***** Source data

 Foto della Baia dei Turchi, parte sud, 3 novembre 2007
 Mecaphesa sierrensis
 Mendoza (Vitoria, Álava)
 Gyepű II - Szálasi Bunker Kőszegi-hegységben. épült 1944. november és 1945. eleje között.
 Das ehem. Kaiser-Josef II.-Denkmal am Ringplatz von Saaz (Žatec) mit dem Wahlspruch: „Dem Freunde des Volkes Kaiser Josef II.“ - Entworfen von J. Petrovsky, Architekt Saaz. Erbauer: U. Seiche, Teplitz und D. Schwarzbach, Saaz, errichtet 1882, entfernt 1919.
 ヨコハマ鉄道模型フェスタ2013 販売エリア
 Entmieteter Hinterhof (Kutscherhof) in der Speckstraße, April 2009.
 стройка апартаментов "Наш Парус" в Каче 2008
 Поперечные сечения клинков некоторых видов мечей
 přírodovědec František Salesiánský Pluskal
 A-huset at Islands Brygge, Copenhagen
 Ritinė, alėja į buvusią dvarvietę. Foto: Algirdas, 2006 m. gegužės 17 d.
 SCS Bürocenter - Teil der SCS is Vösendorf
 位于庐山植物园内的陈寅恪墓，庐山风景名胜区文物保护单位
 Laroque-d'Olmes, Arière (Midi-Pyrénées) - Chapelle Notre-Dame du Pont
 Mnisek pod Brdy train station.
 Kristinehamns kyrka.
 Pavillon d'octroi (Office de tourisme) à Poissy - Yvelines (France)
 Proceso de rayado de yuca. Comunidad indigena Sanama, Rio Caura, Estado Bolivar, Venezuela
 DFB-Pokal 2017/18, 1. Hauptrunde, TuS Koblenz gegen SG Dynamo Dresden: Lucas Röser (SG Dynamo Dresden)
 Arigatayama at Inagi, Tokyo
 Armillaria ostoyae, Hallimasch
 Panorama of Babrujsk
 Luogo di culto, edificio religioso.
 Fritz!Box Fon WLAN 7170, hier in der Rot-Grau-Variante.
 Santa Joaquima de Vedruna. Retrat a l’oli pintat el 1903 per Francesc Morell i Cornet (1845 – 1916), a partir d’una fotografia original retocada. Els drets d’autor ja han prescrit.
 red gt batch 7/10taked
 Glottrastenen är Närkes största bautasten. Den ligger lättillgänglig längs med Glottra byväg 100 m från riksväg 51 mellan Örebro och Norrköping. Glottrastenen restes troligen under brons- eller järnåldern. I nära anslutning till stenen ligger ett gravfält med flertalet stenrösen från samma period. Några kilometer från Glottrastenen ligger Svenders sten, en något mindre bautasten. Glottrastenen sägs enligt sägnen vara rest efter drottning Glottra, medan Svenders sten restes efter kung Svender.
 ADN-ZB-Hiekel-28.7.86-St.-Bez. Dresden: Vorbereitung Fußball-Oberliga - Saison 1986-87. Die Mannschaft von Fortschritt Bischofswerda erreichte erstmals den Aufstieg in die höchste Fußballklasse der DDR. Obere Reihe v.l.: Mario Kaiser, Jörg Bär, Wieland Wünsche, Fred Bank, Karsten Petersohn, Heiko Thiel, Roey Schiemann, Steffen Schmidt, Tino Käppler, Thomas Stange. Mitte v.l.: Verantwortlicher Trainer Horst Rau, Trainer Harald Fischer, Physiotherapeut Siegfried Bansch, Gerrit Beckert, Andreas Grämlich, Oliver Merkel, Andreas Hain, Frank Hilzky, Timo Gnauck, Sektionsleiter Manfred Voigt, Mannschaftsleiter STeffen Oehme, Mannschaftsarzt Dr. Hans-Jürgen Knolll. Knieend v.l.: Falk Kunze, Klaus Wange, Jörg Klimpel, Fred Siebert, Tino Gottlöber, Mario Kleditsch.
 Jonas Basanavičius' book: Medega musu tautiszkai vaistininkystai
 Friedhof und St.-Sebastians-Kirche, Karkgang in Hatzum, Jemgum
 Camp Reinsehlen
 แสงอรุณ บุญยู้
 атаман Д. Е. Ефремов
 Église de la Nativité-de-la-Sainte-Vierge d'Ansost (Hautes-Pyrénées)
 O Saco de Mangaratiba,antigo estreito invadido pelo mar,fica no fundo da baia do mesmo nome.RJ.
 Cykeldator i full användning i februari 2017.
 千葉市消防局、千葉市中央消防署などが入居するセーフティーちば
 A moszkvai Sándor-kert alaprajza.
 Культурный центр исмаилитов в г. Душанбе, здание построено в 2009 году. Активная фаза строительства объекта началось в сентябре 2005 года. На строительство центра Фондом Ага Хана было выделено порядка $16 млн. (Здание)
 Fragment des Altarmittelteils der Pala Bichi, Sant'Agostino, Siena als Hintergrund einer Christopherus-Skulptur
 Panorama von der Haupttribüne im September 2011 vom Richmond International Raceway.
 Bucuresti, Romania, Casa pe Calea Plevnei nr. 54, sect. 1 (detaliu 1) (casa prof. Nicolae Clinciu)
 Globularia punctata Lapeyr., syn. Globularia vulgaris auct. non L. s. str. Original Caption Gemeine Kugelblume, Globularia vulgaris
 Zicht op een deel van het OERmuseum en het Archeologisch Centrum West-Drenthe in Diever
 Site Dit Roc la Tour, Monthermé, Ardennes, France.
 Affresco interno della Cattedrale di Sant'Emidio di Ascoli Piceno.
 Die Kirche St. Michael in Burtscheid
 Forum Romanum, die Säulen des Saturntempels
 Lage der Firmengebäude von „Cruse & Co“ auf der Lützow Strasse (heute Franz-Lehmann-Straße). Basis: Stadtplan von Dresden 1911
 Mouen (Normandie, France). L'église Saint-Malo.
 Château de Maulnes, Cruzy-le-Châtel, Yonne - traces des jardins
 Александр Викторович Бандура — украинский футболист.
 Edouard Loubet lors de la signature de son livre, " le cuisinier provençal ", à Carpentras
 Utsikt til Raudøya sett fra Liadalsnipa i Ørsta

**********

For each line above that contains "della", make a copy.

 Foto della Baia dei Turchi, parte sud, 3 novembre 2007
 Affresco interno della Cattedrale di Sant'Emidio di Ascoli Piceno.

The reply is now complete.